What's the difference between finding a splitting field over $\mathbb{Q}$ and over $\mathbb{Q}(\sqrt{-3})$? Say, for example, we consider the polynomial $f=x^3-2$. Then over $\mathbb{C}$ this has roots $2^{1/3}$ and $\frac{2^{1/3}(1\pm\sqrt{3}i)}{2}$. So its splitting field over $\mathbb{Q}$ is $\mathbb{Q}\big(2^{1/3}, \frac{2^{1/3}(1+\sqrt{3}i)}{2},\frac{2^{1/3}(1-\sqrt{3}i)}{2}\big) = \mathbb{Q}(2^{1/3}, \sqrt{3}i)$.

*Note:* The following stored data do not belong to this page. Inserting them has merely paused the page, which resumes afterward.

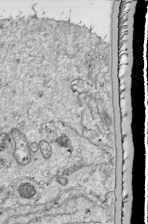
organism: Drosophila
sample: Cell division; meiosis; drosophila spermatocytes
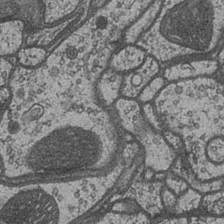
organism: Drosophila
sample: Optic medulla
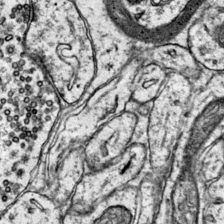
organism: Mouse
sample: Primary visual cortex
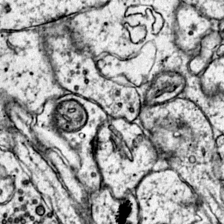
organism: Mouse
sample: Primary visual cortex
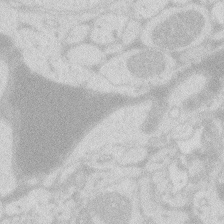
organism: Zebrafish
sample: Macrophage
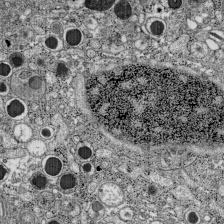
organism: C57BL Mouse
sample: Pancreatic islet
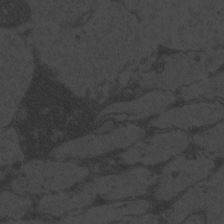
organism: Zebrafish
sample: Macrophage infected with Toxoplasma gondii
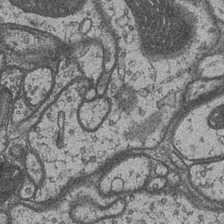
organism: Drosophila
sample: Optic medulla
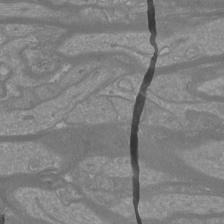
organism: Mouse
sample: Cortical neurons
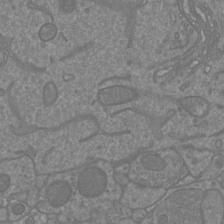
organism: Mouse
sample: Cortical neurons
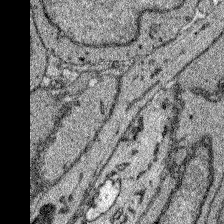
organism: Zebrafish
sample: Larval olfactory bulb
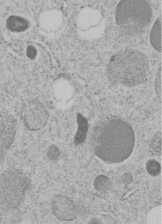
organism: C. elegans
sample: C. elegans embryo early stage
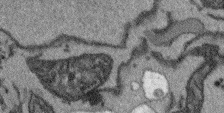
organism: Arabidopsis thaliana
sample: Root tip
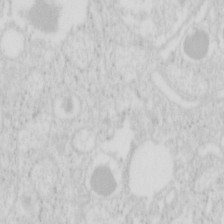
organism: Mouse
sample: Pancreas
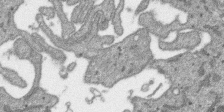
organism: Human
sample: Lung epithelial cells infected with SARS-CoV-2
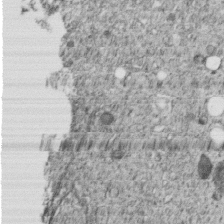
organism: C. elegans
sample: C. elegans embryo early stage

But then how does the answer change when we look at the splitting field of $f$ over $\mathbb{Q}(\sqrt{-3})$?
Since $\mathbb Q\subset\mathbb Q(\sqrt{-3})$ one has $\mathbb Q[x]\subset\mathbb Q(\sqrt{-3})[x]$. It follows that if $f(x)\in\mathbb Q[x]$ supposed ireducible have roots $\{x_1,x_2,\cdots,x_n\}$ then the splitting field over $\mathbb Q$ is $\mathbb Q(x_1,x_2,\cdots,x_n)$.

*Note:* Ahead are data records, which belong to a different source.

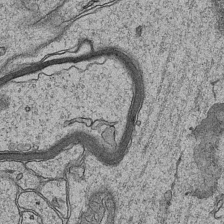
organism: Mouse
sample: CA1 Hippocampus
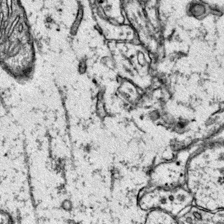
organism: Mouse
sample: Primary visual cortex
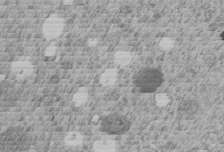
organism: C. elegans
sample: C. elegans embryo early stage
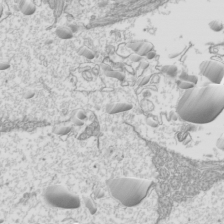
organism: Mouse
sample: Cilia; mouse epididymis
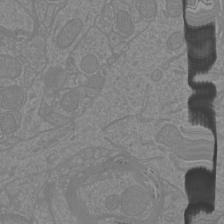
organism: Mouse
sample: Cortical neurons
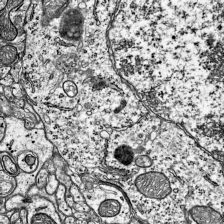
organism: Mouse
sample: Visual Cortex
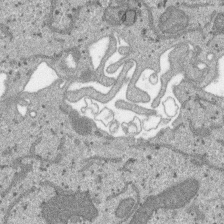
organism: Human
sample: Lung epithelial cells infected with SARS-CoV-2
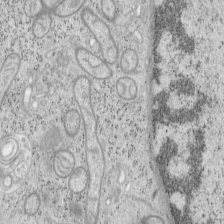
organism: Mouse
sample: OT-I killer T cells with ID8 ovarian cancer cells
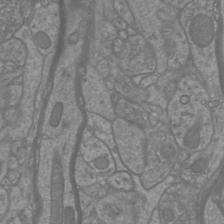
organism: Mouse
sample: Cortical neurons
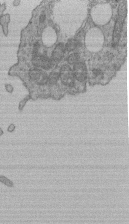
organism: Human
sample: Retinal organoid Rod and Cone cells
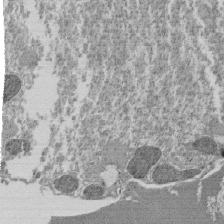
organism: Tetrahymena
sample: Cilia in tetrahymena
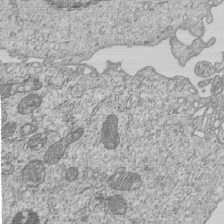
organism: Human
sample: MDA-MB-231 cells
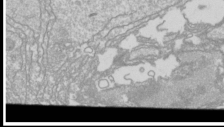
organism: Drosophila
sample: Cell division; meiosis; drosophila spermatocytes
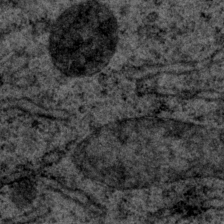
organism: P. pacificus
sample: Pharynx
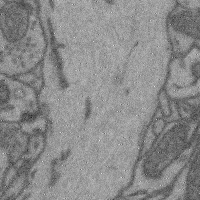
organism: Mouse
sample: Cerebral cortex
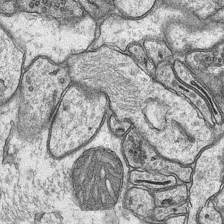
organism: Mouse
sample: CA1 Hippocampus
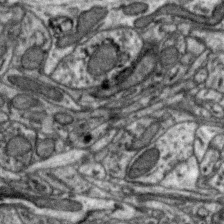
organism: Zebra finch
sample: Brain
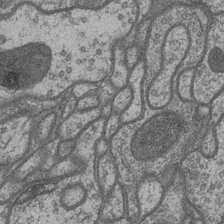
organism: Drosophila
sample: Optic medulla
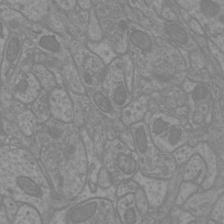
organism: Mouse
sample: Cortical neurons
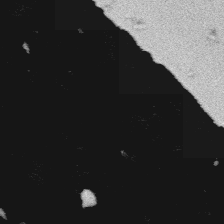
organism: Platynereis dumerilii

►if some $x_i\in\mathbb Q(\sqrt{-3})$ then the splitting field is the same over $\mathbb Q$ or over $\mathbb Q(\sqrt{-3})$ (What is not equal is the degree of both extensions).

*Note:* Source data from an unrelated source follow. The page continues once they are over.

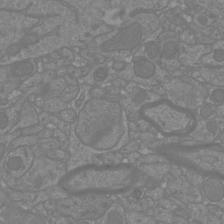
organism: Mouse
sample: Cortical neurons
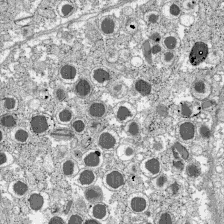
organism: C57BL Mouse
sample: Pancreatic islet
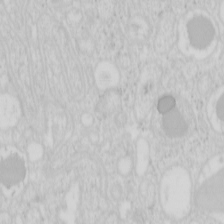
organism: Mouse
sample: Pancreas
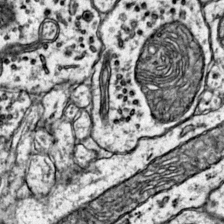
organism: Mouse
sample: Primary visual cortex
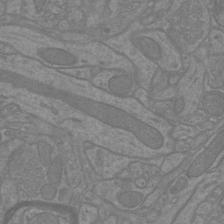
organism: Mouse
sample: Cortical neurons
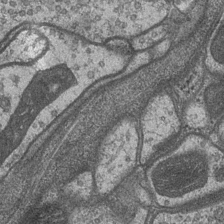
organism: Drosophila
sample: Optic medulla
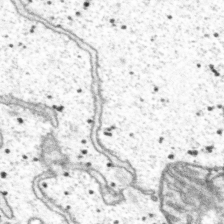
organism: Human
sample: HeLa cells
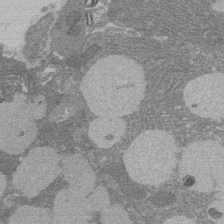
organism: Rat
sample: Salivary granule
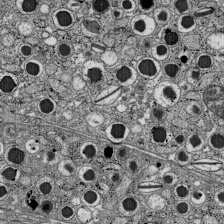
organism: C57BL Mouse
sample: Pancreatic islet
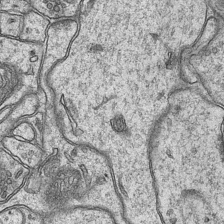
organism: Mouse
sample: CA1 Hippocampus
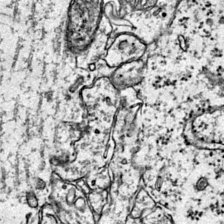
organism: Mouse
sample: Primary visual cortex
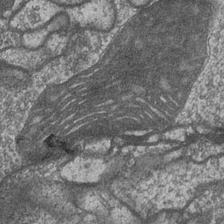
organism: Drosophila
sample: Optic medulla
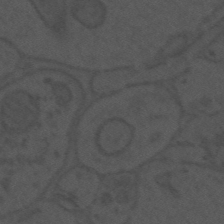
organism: Mouse
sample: Suprachiasmatic nucleus
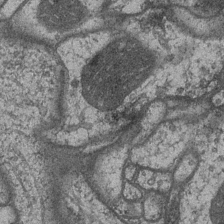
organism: Drosophila
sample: Optic medulla
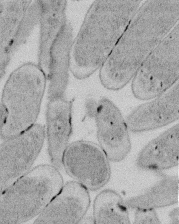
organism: E. coli
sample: Bacterial nucleoid
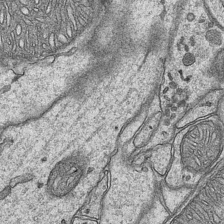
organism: Mouse
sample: CA1 Hippocampus
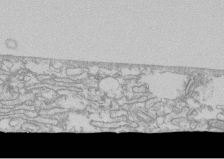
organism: Human
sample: CRL-1474
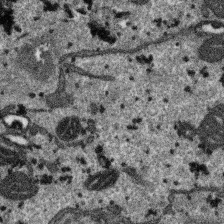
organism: Human
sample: Lung epithelial cells infected with SARS-CoV-2
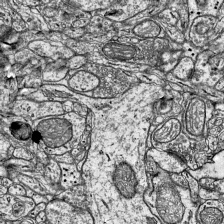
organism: Mouse
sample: Visual Cortex
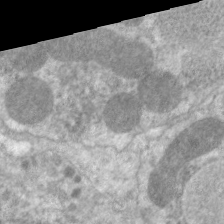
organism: C. elegans
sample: Pharynx
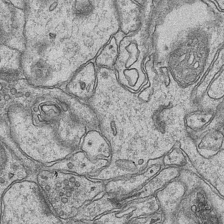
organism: Mouse
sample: CA1 Hippocampus
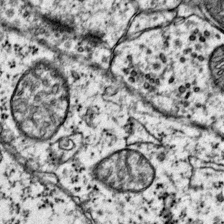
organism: Mouse
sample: Primary visual cortex
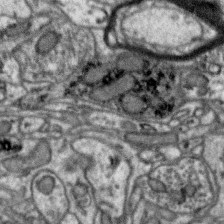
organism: Zebra finch
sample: Brain
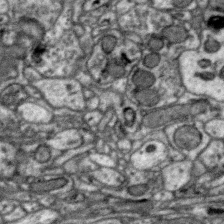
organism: Zebra finch
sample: Brain
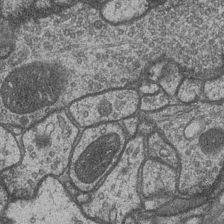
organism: Drosophila
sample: Optic medulla
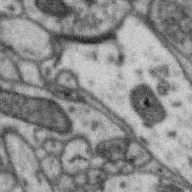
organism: Zebra finch
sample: Brain
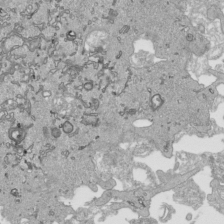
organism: Human
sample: Mitochondria in HCT116 cells
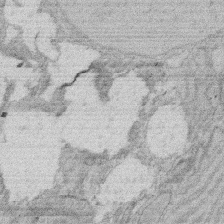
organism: Rat
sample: Salivary granule
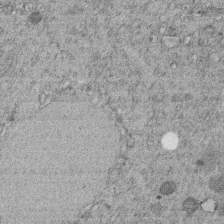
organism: C. elegans
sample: C. elegans embryo early stage
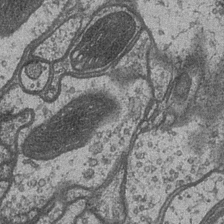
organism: Drosophila
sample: Optic medulla
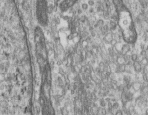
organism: Human
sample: Centriole in RPE cells
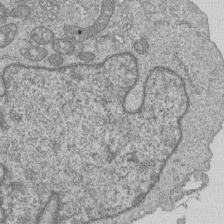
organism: Human
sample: MDA-MB-231 cells
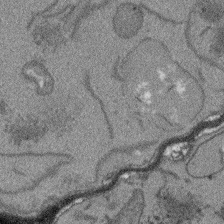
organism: Arabidopsis thaliana
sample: Root tip
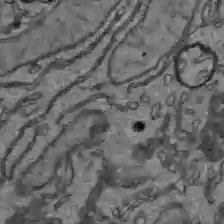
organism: C57BL Mouse
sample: Liver
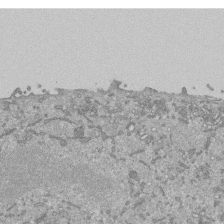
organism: Mouse
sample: ED-1 cell nuclei; centrioles
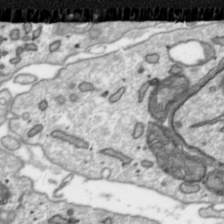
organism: Toxoplasma gondii
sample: Parasites in a vacuole inside a host cell
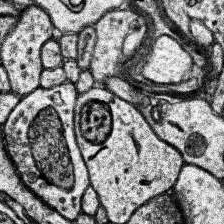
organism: Human
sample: Temporal Lobe
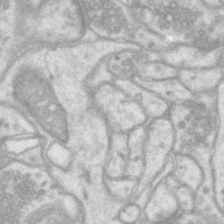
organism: Mouse
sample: CA1 Hippocampus
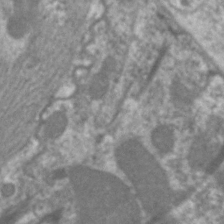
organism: C. elegans
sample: Pharynx

►If none of the $x_i$ belongs to $\mathbb Q(\sqrt{-3})$ then both s.f. are equal and the degree of the corresponding extensions are equal too. For example the s.f. of $f(x)=x^2-5$ is generated by $\sqrt5$ over $\mathbb Q$ and over $\mathbb Q(\sqrt{-3})$ and the degree of both extensions are equal to $2$ (the number $\sqrt5$ does not belong to neither $\mathbb Q$ nor $\mathbb Q(\sqrt{-3})$.